Setelah Ahok dinyatakan bersalah, tindakan persekusi dengan cara memburu akun-akun yang dianggap menghina agama atau ulama di media sosial semakin gencar dilakukan. Tak peduli pria maupun wanita, remaja ataupun dewasa, berbagai golongan menjadi sasaran tindakan ini.

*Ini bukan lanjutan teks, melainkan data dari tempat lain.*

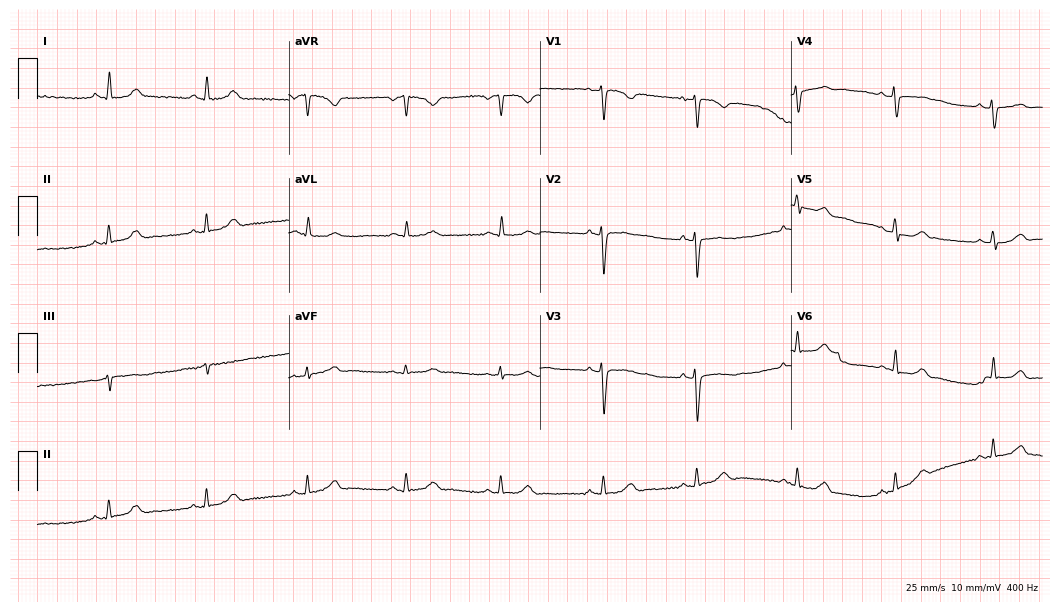
Electrocardiogram, a 28-year-old female patient. Of the six screened findings (first-degree AV block, right bundle branch block, left bundle branch block, sinus bradycardia, atrial fibrillation, sinus tachycardia), none is recorded.
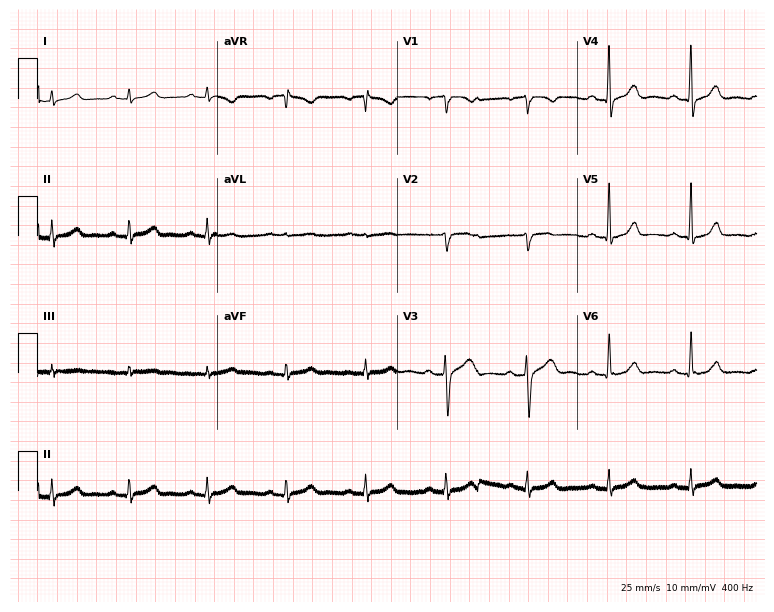
ECG (7.3-second recording at 400 Hz) — a male patient, 61 years old. Labelled as a normal ECG.

Ada dua kasus persekusi yang sempat viral menjadi perbincangan di berbagai media. Kasus persekusi terhadap seorang pemuda berumur 15 tahun di kawasan Cipinang, Jakarta Timur dengan tuduhan telah mengolok-olok salah satu ormas beserta pimpinannya melalui unggahan di media sosial. Dan juga seorang ibu, dokter Rumah Sakit Umum Daerah Kota Solok yang diduga menjadi korban persekusi setelah menulis status di akun Facebook tentang pandangan dan pendapatnya mengenai kasus dugaan chat mesum pemimpin Front Pembela Islam.
Selain itu masih ada lagi sederet kasus persekusi yang terjadi di tanah air. Jaringan Penggerak Kebebasan Berekspresi se-Asia Tenggara atau SAFEnet mencatat sudah ada 60 kasus persekusi yang terjadi dalam rentang Januari-Mei 2017.
Bahaya persekusi
Secara tidak langsung, tindakan persekusi akan mengancam persatuan bangsa. Jika dibiarkan, persekusi akan menjadi potensi konflik horizontal. Masyarakat tidak lagi memaknai peraturan perundang-undangan sebagi payung hukum. Pembenahan hukum secara sewenang-wenang dilakukan dengan menegakkan kebenaran, tetapi cara yang ditempuh melanggar aturan.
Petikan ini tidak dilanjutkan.